Nothing outside the lines below from the one containing "About 5% of this field is tumour." through the one containing "About 35% of" is to be printed; print those exactly, ends included, and drop the pictures.
─── INPUT ───
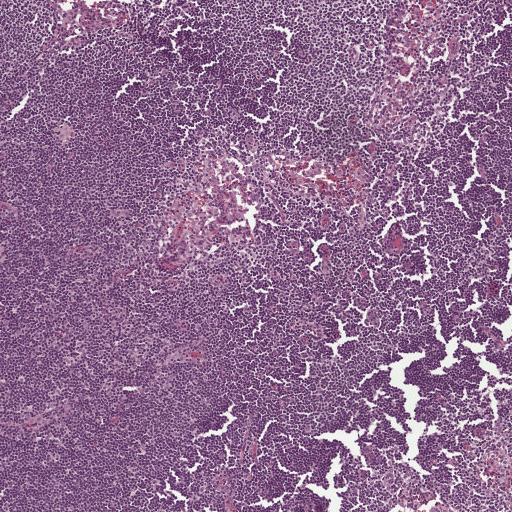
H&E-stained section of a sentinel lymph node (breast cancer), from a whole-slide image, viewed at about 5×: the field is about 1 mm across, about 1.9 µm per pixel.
───
─── INPUT ───
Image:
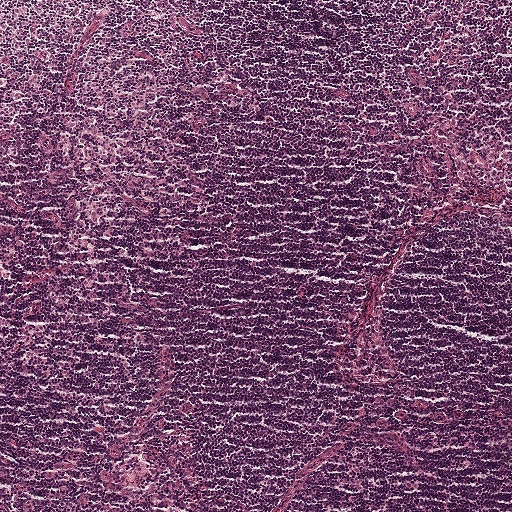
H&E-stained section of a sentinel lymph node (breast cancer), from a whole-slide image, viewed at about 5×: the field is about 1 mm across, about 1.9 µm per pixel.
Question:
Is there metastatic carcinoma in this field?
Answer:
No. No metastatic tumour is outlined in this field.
───
─── INPUT ───
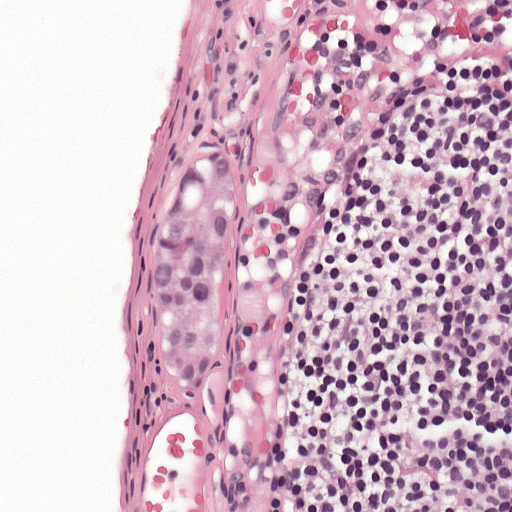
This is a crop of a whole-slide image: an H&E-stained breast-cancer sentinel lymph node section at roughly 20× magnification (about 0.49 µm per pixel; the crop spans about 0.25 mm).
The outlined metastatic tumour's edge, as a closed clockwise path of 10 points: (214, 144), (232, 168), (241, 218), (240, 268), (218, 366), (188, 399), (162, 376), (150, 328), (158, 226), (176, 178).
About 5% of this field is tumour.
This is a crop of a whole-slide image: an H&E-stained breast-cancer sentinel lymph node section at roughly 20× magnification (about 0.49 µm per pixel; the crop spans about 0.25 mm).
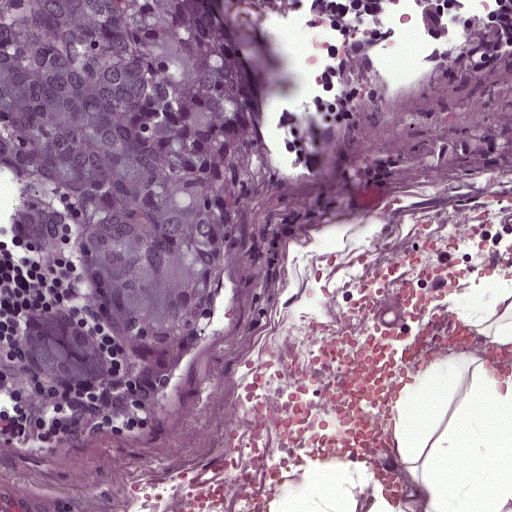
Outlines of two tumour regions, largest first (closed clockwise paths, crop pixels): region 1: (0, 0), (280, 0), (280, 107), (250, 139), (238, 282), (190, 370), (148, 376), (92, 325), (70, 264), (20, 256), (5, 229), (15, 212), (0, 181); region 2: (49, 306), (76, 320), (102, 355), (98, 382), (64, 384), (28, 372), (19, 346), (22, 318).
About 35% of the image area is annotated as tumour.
───
◆ **WRITTEN SOLUTION**:
About 5% of this field is tumour.
This is a crop of a whole-slide image: an H&E-stained breast-cancer sentinel lymph node section at roughly 20× magnification (about 0.49 µm per pixel; the crop spans about 0.25 mm).
Outlines of two tumour regions, largest first (closed clockwise paths, crop pixels): region 1: (0, 0), (280, 0), (280, 107), (250, 139), (238, 282), (190, 370), (148, 376), (92, 325), (70, 264), (20, 256), (5, 229), (15, 212), (0, 181); region 2: (49, 306), (76, 320), (102, 355), (98, 382), (64, 384), (28, 372), (19, 346), (22, 318).
About 35% of the image area is annotated as tumour.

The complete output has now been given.